Trans-tibial prosthesization in large area of residual limb wound: Is it possible? A case report

Trans-tibial amputation is a common sequela of vascular complications caused by diabetes mellitus [1]. Using prosthesis is the only way for patients with lower-limb amputation to regain the ability to walk and acquire independence in activities of daily living (ADLs).
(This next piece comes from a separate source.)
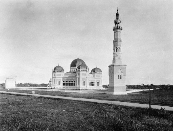 Foto. De grote moskee van Medan met de minaret op de voorgrond.
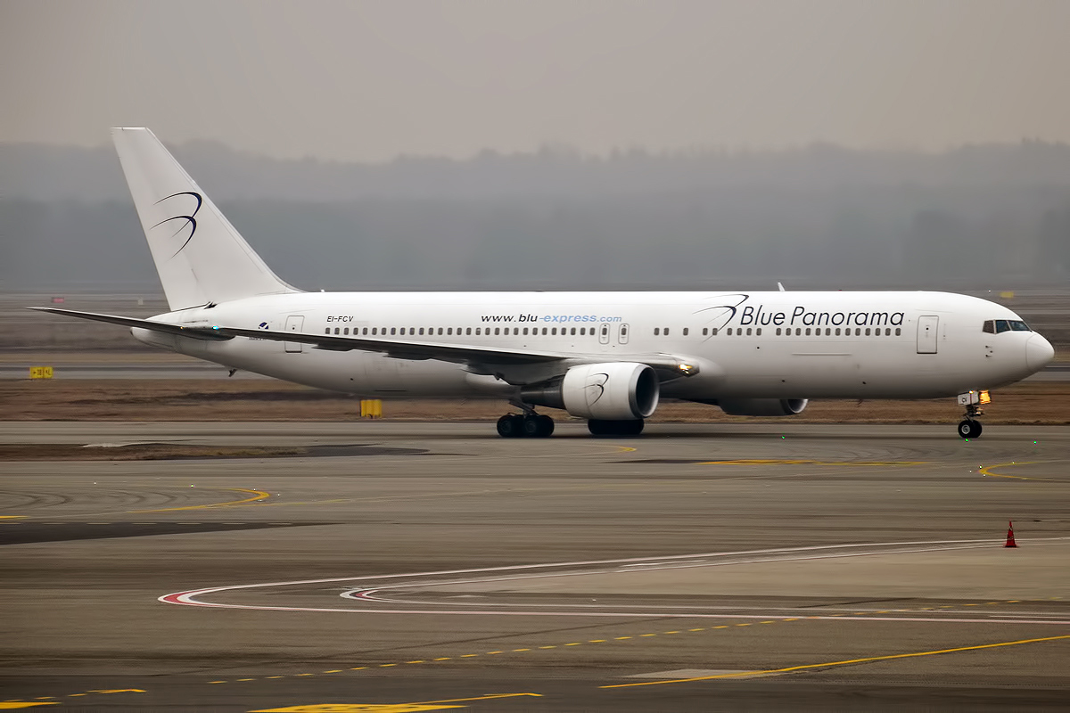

According to Van Velzen [2], prior to fitting a prosthesis the residual limb has to meet certain criteria: the surgical wound must be healed; the oedema must be resolved; the residual limb should be conically shaped and mature. General measures, suggested for dysvascular patients with wound healing problems, include complete bed rest, optimization of diabetes control and adequate diet [3]. Many lower limb amputations do not heal in a primary fashion; therefore, it is not uncommon for patients referred to prosthetic rehabilitation to have small areas requiring secondary healing and a period of minor wound care [4]. Good residual limb health is one of the major determinants of mobility. Efforts must be made to minimize residual limb complications [5,6] and to avoid delayed prosthesis fitting, which is the main cause of increased rehabilitation costs after amputation [7]. Vacuum-assisted closure (VAC) for chronic and non-healing wounds is a well-known method of treatment today [8,9]. Armstrong and Lavery [10] reported that VAC could reduce the re-amputation risk in patients affected by recurrent skin lesions. However, some complications associated with VAC therapy include pain, skin irritation, tissue necrosis, bleeding, pressure from tubing, and infection [11]. We report the case of a patient with a trans-tibial amputation who, in spite of an open residual limb wound, was fitted with a vacuum-assisted socket system (VASS). Note that VASS is not a VAC device; in fact, with this system no foam or sponges are applied over the wound. VASS of Otto Bock HealthCare GmbH, Duderstadt, Germany was used to fit our patient. This device is able to provide the following: enhanced negative pressure during the swing phase through a one-way check valve with a vacuum pump, that draws fluid into the residual limb; reduce the positive pressure on the residual limb during the stance phase, so that less fluid is driven out of the limb [12,13].